09/06/2017 07:12 BST | Updated 09/06/2017 07:12 BST

Invisible Disability: Blessing Or Curse?

Whilst this might seem a strange title for a blog on disability, I count myself incredibly lucky to have had a hidden disability all of my adult life. If I had to choose between invisible and visible, I would choose invisible every time. Why, you ask? It stops the questions. It stops the pity. It stops people thinking you are 'less' of a person because you are in some way deficient.

My first personal experience of disability was at Brownies when I was about eight. A young girl with Down's syndrome came to one of our meetings. The other girls drew back because she looked different. I went straight over to her and engaged her in a chat. I was mesmerised. I did not pity her. I wanted to know more about her. Pretty quickly I realised she was just the same as me with a few physical differences but basically a little girl who liked the things I liked. We got on famously. Later, at secondary school, a girl in my class was going blind: Susan. I did not even want to imagine how it would be to lose my sight but I was fascinated by her unique outlook on life: so calm in the face of such terrible adversity, so stoic and strong.

As an adult, having an invisible difficulty has been a constant source of stress. I should say that I do not consider myself disabled following successful heart transplantation eleven years ago. I have a beautiful shiny new heart that beats regularly and fills my body with blood in all the right places. Having not known what that was like before transplant I can tell you I still marvel at it every day!

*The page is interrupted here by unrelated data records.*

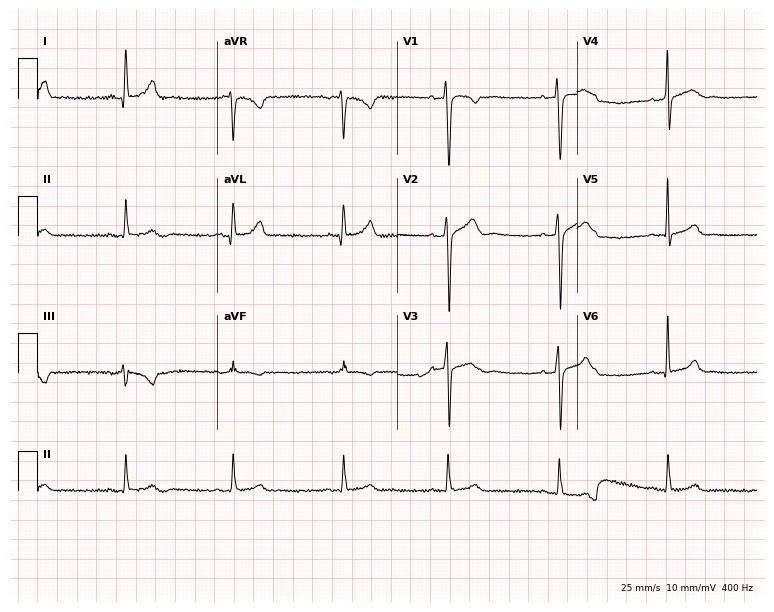
ECG — a 29-year-old man. Labelled as a normal ECG.
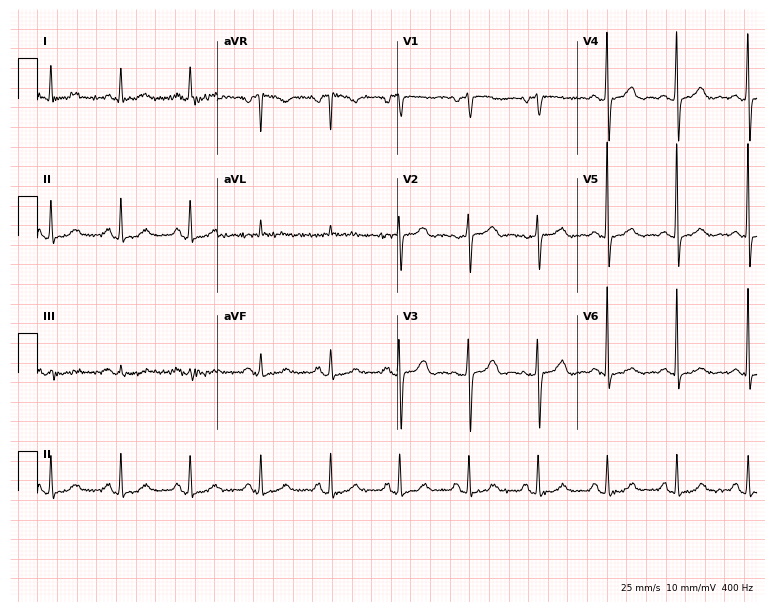
Standard 12-lead ECG recorded from a female patient, 74 years old (7.3-second recording at 400 Hz). None of these six findings is recorded: first-degree AV block, right bundle branch block, left bundle branch block, sinus bradycardia, atrial fibrillation, sinus tachycardia. Other findings, if any, are not listed.
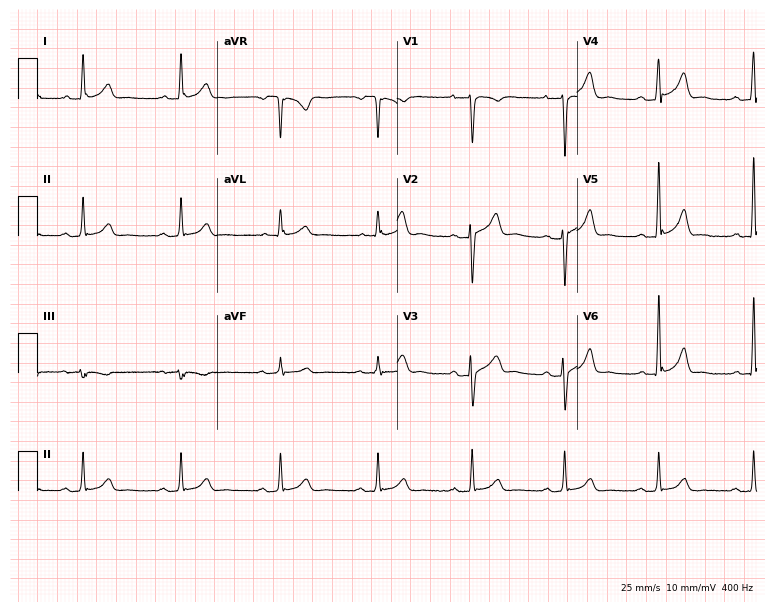
Electrocardiogram, a male patient, 28 years old. Overall reading on record: normal ECG.
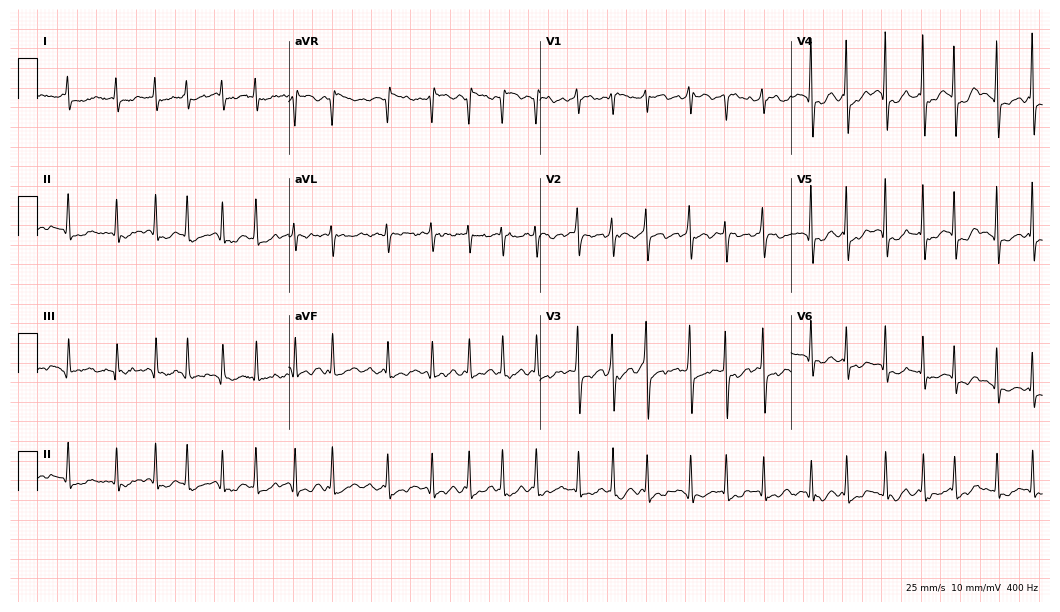
Resting 12-lead electrocardiogram. Patient: a 67-year-old female. The tracing shows atrial fibrillation (AF).

As a young person applying for jobs I never declared that I had a heart condition. I was born with HCM Hypertrophic Cardiomyopathy. I inherited it from my mother who died at 50. It is detectable only by ECG. I cannot tell you how many medicals I had with company doctors who declared me a perfectly fit and healthy young woman. If only they knew. It was a strain undergoing examination and having to lie. Having to lie on application forms that asked about health. Why didn't I come clean?

I did not declare my disability for the reasons stated above: I did not want to be different, deficient, pitiable. I wanted to just be me and show what I could do. In much the same way as I, a staunch feminist, have only ever wanted to be valued as a person and not as a woman. I have deliberately avoided women's clubs and I have deliberately avoided identifying as a person with a disability. People handle things in their own way. My strategy has served me well. I would never have got the high-stress jobs I did before I was a lawyer if my employers had thought I had a dicky heart.

The difficulties with invisible disabilities are immense however, especially in the work context. If you don't tell your employer you have an invisible disability they are not obliged to make the reasonable adjustments for disability the law requires under the Equality Act. Similarly, the Act offers many additional protections against dismissal and other unfavourable treatment, which are not available if you have not declared.

I regularly advise my clients with mental health disabilities not to declare their conditions. Why? Prejudice with a capital P. As a society, we are at least all talking about mental health but we are a long way from accepting mental health conditions. I know. Every day I defend people who are being pushed out or fired because they have had a breakdown, have bipolar disorder or another mental health condition. Our society is still not accepting of and remains essentially fearful of mental health. The press perpetuates negative and sometimes scary stereotypes around people suffering with mental health issues.

It's hard to see how the law could or should be changed to protect those with invisible disabilities. If you work in an organisation that is big enough to have an Occupational Health department you might want to tell them about your condition. If the information is within the organisation your employer is deemed to know. And you can ask them not to share it. If you choose to keep it under the radar but work starts to become an issue that is the time to make sure your employer is aware.